◆ WORK INSTRUCTIONS ◆
When a line of the records below contains the string "sample", copy that whole line.

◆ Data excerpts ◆
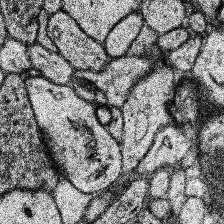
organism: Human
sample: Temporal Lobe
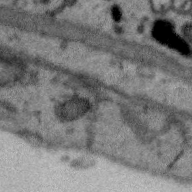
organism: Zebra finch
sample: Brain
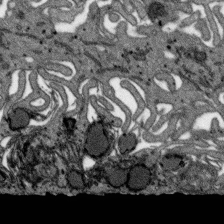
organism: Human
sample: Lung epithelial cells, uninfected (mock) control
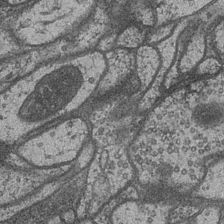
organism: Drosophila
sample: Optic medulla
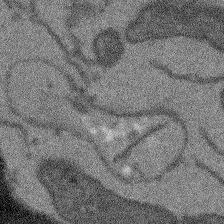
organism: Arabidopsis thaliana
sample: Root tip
---
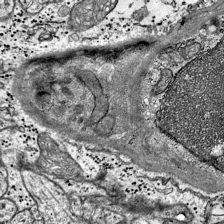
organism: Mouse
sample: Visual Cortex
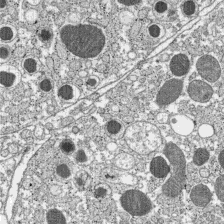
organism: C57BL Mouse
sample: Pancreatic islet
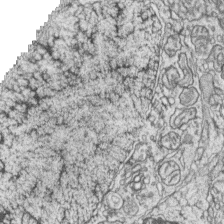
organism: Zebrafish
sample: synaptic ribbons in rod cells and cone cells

◆ WRITTEN ANSWER ◆
sample: Temporal Lobe
sample: Brain
sample: Lung epithelial cells, uninfected (mock) control
sample: Optic medulla
sample: Root tip
sample: Visual Cortex
sample: Pancreatic islet
sample: synaptic ribbons in rod cells and cone cells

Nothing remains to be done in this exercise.